All that being said, this book is chock-full of information and as such is an extremely welcome addition to current psychedelic literature. This is a vastly under-studied topic, and new information whether related to neuroscience, or pure chemistry, or potentials for psychotherapy, is all extremely helpful for the growing academic and spiritual interest in this subject.
Rating:  Summary: Detailed discussion of the infamous drug Review: This is a detailed book on the chemistry, manufacture, and physiological effects of LSD. It includes comments by doctors and therapists who have used it in their practice, and information on some of the other medical uses. For example, until I saw this book, I wasn't aware that it had an application in the treatment of specialized stroke-like migraines, which is how the author first became involved with the drug. So apparently there is at least one legitimate medical use of the drug, if one credits the information and statements here.
I personally never understood the fascination with LSD. All it's really doing is altering the chemical reactions in the lower strata and cells of the retina, the retina being composed neuronally of the rods and cones, amacrine cells, bipolar cells, Muller cells, horizontal cells, and ganglion cells in more or less distinct layers, although there is some mixing to some extent. It's not even a retinal ganglional effect in the lateral geniculate nucleus, the main visual system ganglion, let alone a visual cortical effect. In other words, it's a pretty primitive effect that occurs "up front" at the sensory transducer of the visual system and doesn't affect, at least from a perception and sensation standpoint, the advanced visual information processing centers further down the line.
Now if there was something that actually affected the three cortical primary visual receiving areas in the occipital lobe, or cytoarchitectonic areas 17, 18, and 19 of Brodmann, you'd really have something, maybe something really mind expanding and mind blowing, instead of what you have with LSD.

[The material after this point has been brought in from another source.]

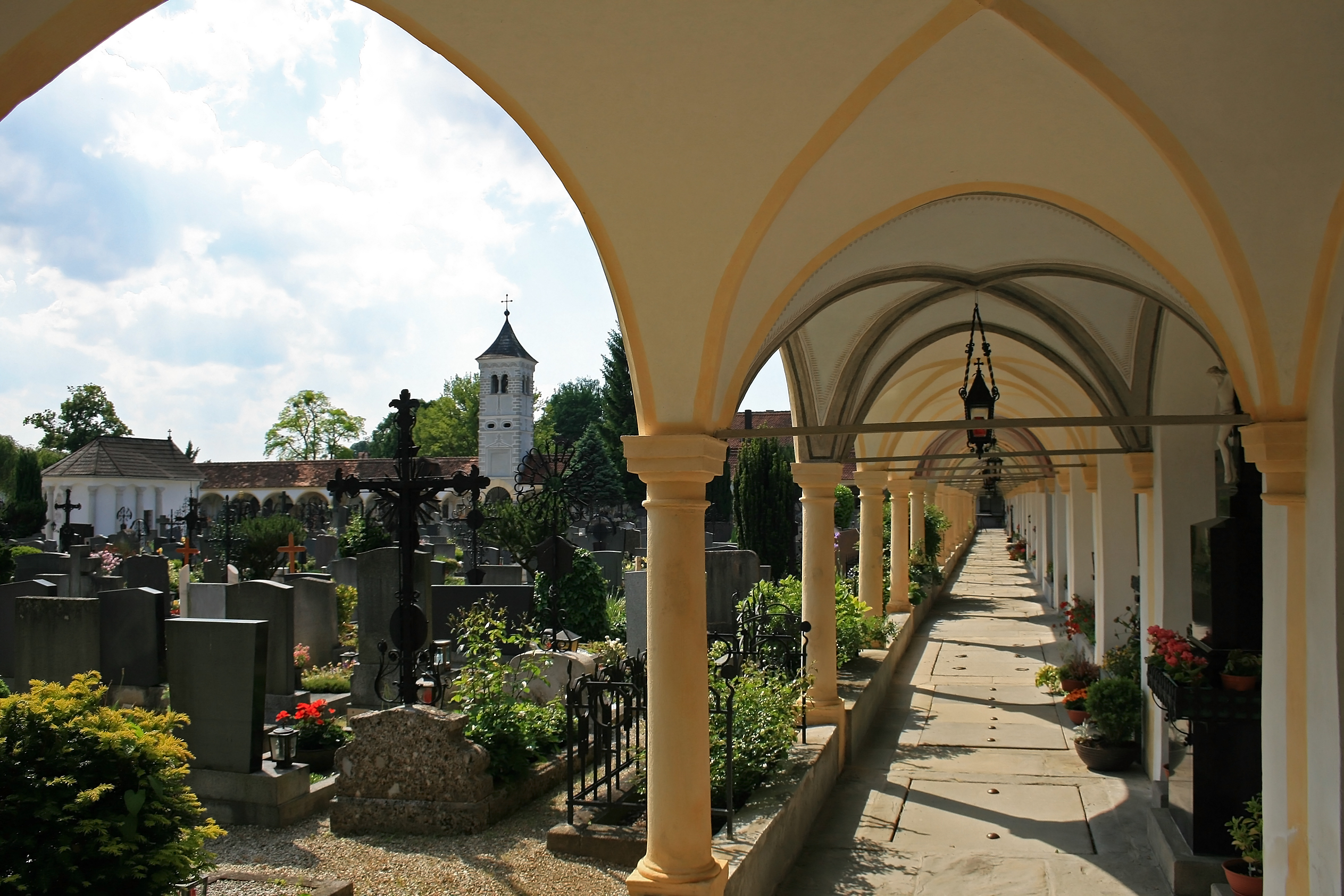 Der Taborfriedhof in Steyr. Blick aus einem der Arkadengänge zum Torturm am Haupteingang

And as for LSD being mind-expanding, well, it certainly is perception-altering, but the people I knew back in the 60s who took it certainly didn't became any brighter or more brilliant taking it, from what I could see. On the other hand, they seemed to think it was something important. Still, they didn't seem any more perceptive, creative, insightful, or smarter to me, although they often thought so. As someone once observed about Aldous Huxley's book, The Doors of Perception, in which he reported on his experiences, it wasn't so much that LSD helped him write more and better, so much as it helped him write more about LSD.
Anyway, I apologize for waxing a little nerdy, but the neurobiology of perception and sensation is a subject I know something about, that having been my area of interest for my master's and doctoral work. Although I've been out of school for a while, this was the consensus on the neurophysiological effects of LSD at the time, and perhaps you'll find my comments there useful.